Customer service is more than just being nice to people. In fact, there are three sides to consider if you want to really deliver something superb. Here they are:
- your strategy, the what, why and how of what you are aiming to achieve;
- your people – the people who are going to deliver it,
- your customer – and what they want out of it.
Each of the three is equally important.
Customer service must now be at the absolute heart of what any company does. This is now the keystone to success or failure. Your brand reputation relies on it. It is the key to winning long term, loyal customers.

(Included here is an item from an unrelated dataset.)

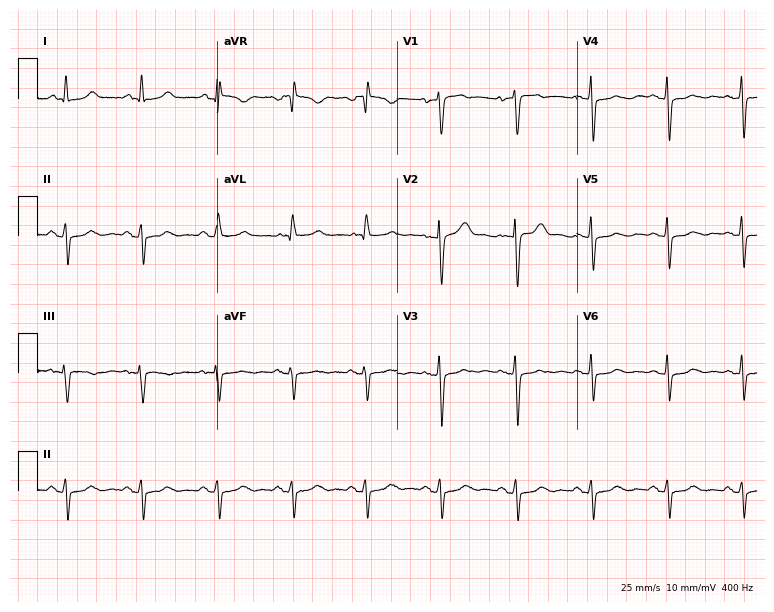
ECG — a female, 73 years old. Screened for six findings — first-degree AV block, right bundle branch block, left bundle branch block, sinus bradycardia, atrial fibrillation, sinus tachycardia — none is recorded. Findings outside these six are not listed.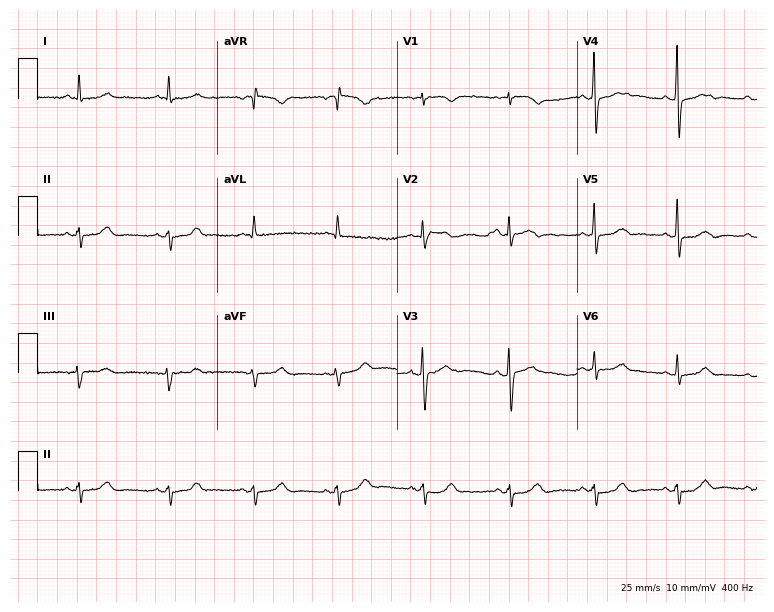
12-lead ECG (7.3-second recording at 400 Hz) from a 56-year-old female. Screened for six findings — first-degree AV block, right bundle branch block, left bundle branch block, sinus bradycardia, atrial fibrillation, sinus tachycardia — none is recorded. Only these six findings were labelled.

There is also a new phrase to consider: customer success. In case you are unfamiliar with this one, it means ensuring the customer gets the optimum use or experience from what you supply them with. If they buy a new vacuum cleaner, for example, they need to use it in the right way, to get the best results, with the minimum of ease if their satisfaction with your brand is to be optimized.
A good FAQ page is increasingly relevant to businesses to enable the customer to get quick and easy answers to their queries. Good news for companies as well. When this is thought through properly, an FAQ page on your web site has to be one of the cheapest ways going of increasing that customer satisfaction aka success. Customers not only get the answers they want but feel good, empowered in the process of doing so.
There is no doubt that technology can help serve customers. It is cheap and time saving for repetitive queries and simple tasks. But sometimes we still want contact with real live humans as part of the customer’ experience.
Your customer service team
Your real-life customer service team needs to be very special indeed. One thing you can do to help this immediately is to treat them like royalty. You need to show them the love! The more they adore working for your company, the better they will do at their jobs, because their pleasure in the association with the company will shine through to the customer.
They have to be informed as well. Ongoing training is well worth considering from somewhere like the Institute of Customer Service. But in addition, they need to know about the product.
Your customers are wised up; they know their rights, your competition, your market, and probably a whole lot about your offering already too. So your customer service team really needs to know their stuff not to be caught out.
On top of that, they need to be enabled to get answers when needed. That means looking at internal communications and checking support for them. They need to be able to speak to the right people within the organization to get solutions and they need to be able to do that straight away, never being fobbed off.
Your whole team needs to buy into co-operating and supporting that department in every way. There is nothing worse than having brilliant customer service people and seeing them blocked in doing the job you and they want to do by the rest of your team not giving two hoots. It stifles them, defeats them, and loses them.
Brilliant customer service people have to have patience, empathy, be adaptable, and able to think on their feet. They need to be great communicators, able to put exactly what is being said and offered in ways that cannot be misunderstood. They need to be skilled at listening, not just to the words, but to the tone as well, and experts at body language if they are dealing face to face. They need to be moderately thick skinned too. Customers will vent, and your service team needs to be mentally stable enough to be able to depersonalize that and brush it off.
You want people who will care enough to not only see something through but be the ones to follow up afterwards too. They need to have a fantastic work ethic. In this day and age it is absolutely not acceptable to say to any customer, “tough luck. I am off home as it is five o’clock”. They need to care enough to stay and sort it out, however long it takes. If you have a really good team, give them the authority to put their own solutions into place. Everybody wins from that.
Let’s look at the service from the customers’ point of view. They want to feel someone human is listening and going to get something done. They want their emotions listened to and understood and hear tangible evidence of that. They want to be understood as individuals, in their own particular question or grievance, but more importantly their own personality.
They expect customer service to provide easy, fast solutions to their problems. They want to hear someone saying sorry and taking responsibility for any mistake. They want your company to say yes, that you will deliver whatever they want to make up for things. Most of them will listen if spoken to reasonably and if there are genuine, cannot-do-the-impossible reasons why you can’t do something. Never work with the ones who will not listen or make any attempt to understand how you do what you do. Bashing your head against a wall would be kinder.
Your customers do not want empty promises either; they want something to happen. Nor do they want to be patronized or argued with. And who can blame them?
We are all loyal to brands where real, live people function and help us and where we are listened to, our opinions sort on what we want and need.
Companies should never forget that we buy when we feel good, when we feel safe and are emotions are respected. It is all about trust – on both sides.